Optical gyroscopes, reflection mirrors, wavelength interleavers and
filters using Sagnac interference in integrated photonics
Abstract
As a fundamental optical approach to interferometry, Sagnac interference
has been widely used for reflection manipulation, precision
measurements, and spectral engineering in optical systems. Compared to
other interferometry configurations, it offers attractive advantages by
yielding a reduced system complexity without the need for phase control
between different pathways, thus offering a high degree of stability
against external disturbance and a low wavelength dependence. The
advance of integration fabrication techniques has enabled chip-scale
Sagnac interferometers with greatly reduced footprint and improved
scalability compared to more conventional approaches implemented by
spatial light or optical fiber devices. This facilitates a variety of
integrated photonic devices with bidirectional light propagation,
showing new features and capabilities compared to
unidirectional-light-propagation devices such as Mach-Zehnder
interferometers (MZIs) and ring resonators (RRs). Here, we present our
latest results for functional integrated photonic devices based on
Sagnac interference.
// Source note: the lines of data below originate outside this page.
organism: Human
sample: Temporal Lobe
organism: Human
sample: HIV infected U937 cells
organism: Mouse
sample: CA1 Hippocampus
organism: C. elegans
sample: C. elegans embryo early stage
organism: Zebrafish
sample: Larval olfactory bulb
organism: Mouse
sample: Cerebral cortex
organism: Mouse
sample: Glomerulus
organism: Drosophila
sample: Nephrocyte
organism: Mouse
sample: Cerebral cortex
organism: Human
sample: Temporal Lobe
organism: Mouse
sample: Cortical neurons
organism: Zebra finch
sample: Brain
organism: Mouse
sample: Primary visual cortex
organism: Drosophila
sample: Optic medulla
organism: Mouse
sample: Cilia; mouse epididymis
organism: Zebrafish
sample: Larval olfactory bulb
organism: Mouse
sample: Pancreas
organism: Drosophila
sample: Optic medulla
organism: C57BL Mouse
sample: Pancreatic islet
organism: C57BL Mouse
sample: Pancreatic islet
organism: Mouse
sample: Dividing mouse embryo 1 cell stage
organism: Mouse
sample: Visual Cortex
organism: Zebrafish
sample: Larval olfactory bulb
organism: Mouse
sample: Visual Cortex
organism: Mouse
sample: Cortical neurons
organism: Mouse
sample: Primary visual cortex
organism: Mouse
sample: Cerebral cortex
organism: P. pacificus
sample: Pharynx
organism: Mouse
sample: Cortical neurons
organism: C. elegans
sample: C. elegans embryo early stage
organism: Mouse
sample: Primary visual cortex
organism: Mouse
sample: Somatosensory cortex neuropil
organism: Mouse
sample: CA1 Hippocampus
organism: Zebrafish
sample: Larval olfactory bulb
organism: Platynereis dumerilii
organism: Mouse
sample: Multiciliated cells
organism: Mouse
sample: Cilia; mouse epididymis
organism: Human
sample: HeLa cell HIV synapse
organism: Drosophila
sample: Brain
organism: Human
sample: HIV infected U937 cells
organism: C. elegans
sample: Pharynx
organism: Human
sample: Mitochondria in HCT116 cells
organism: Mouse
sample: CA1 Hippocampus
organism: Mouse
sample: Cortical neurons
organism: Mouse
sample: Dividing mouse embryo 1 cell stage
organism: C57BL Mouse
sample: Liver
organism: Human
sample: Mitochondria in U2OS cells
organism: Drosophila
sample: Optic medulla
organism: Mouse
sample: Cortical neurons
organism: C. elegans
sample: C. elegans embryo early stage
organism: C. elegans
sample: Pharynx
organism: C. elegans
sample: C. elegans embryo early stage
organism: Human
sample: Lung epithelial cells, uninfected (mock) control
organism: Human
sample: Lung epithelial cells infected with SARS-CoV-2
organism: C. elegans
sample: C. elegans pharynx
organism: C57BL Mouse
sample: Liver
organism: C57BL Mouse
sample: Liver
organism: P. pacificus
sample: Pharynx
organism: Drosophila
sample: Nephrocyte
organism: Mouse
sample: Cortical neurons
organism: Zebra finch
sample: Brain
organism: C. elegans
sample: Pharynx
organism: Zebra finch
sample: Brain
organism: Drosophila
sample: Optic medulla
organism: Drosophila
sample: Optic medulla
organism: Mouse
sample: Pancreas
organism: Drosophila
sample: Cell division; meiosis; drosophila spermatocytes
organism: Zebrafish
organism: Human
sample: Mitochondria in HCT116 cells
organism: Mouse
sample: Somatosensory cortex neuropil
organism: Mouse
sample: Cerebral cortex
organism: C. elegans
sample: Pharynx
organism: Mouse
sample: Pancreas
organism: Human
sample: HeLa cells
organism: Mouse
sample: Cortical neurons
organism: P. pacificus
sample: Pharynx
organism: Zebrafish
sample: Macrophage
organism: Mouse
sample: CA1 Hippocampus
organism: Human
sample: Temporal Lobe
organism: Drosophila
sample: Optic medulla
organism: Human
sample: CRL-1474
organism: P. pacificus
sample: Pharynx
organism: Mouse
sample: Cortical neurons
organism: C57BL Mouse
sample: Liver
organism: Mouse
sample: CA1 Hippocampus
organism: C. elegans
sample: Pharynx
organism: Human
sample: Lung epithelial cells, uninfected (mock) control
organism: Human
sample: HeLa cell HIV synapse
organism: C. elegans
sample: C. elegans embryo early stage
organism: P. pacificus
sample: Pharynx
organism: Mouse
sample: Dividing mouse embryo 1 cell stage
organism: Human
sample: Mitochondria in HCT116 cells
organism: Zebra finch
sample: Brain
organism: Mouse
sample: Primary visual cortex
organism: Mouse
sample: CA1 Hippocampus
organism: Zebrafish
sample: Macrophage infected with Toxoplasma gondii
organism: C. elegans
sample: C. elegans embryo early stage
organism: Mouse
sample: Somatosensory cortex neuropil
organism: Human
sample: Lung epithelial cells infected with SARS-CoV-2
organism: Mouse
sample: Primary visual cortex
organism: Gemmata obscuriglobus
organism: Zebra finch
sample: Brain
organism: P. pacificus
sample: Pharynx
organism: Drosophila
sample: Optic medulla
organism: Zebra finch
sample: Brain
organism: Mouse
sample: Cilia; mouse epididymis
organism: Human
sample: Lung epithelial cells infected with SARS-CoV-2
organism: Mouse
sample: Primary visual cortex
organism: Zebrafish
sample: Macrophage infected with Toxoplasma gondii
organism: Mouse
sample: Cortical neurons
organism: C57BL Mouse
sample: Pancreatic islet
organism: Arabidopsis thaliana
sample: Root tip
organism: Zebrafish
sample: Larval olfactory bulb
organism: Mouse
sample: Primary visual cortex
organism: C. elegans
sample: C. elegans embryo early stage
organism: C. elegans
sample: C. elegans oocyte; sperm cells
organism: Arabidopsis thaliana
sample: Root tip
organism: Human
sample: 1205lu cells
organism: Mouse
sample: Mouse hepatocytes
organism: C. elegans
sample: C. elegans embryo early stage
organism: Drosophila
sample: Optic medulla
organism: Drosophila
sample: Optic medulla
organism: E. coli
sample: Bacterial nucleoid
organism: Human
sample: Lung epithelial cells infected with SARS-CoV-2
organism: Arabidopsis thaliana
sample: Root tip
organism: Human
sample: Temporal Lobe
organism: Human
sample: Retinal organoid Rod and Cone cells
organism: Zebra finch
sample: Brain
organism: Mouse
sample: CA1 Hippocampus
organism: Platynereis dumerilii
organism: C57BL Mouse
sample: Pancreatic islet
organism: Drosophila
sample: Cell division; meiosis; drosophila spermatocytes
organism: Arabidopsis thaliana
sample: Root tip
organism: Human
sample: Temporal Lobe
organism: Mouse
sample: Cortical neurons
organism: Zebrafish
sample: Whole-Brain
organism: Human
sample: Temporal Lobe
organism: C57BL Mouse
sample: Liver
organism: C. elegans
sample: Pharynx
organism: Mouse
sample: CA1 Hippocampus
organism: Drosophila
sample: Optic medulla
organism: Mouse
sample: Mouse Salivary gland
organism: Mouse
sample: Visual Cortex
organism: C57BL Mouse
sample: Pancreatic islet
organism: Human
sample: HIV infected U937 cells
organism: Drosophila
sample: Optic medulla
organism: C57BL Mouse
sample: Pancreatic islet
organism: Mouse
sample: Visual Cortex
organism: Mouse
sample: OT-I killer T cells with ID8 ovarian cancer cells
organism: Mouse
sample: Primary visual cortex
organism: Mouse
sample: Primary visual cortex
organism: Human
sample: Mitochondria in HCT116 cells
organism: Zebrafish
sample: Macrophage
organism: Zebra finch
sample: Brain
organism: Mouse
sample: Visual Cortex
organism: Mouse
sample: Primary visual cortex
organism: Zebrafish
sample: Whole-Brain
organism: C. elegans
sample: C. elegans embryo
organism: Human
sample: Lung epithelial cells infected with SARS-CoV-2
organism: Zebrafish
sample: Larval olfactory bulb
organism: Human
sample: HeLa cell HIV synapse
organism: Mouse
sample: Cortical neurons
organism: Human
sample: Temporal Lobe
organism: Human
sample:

We outline the theory of integrated Sagnac
interference devices with comparisons to other integrated photonic
building blocks such as MZIs, RRs, photonic crystal cavities, and Bragg
gratings. We present our latest results for Sagnac interference devices
realized in integrated photonic chips, including reflection mirrors,
optical gyroscopes, basic filters, wavelength (de)interleavers, and
optical analogues of quantum physics.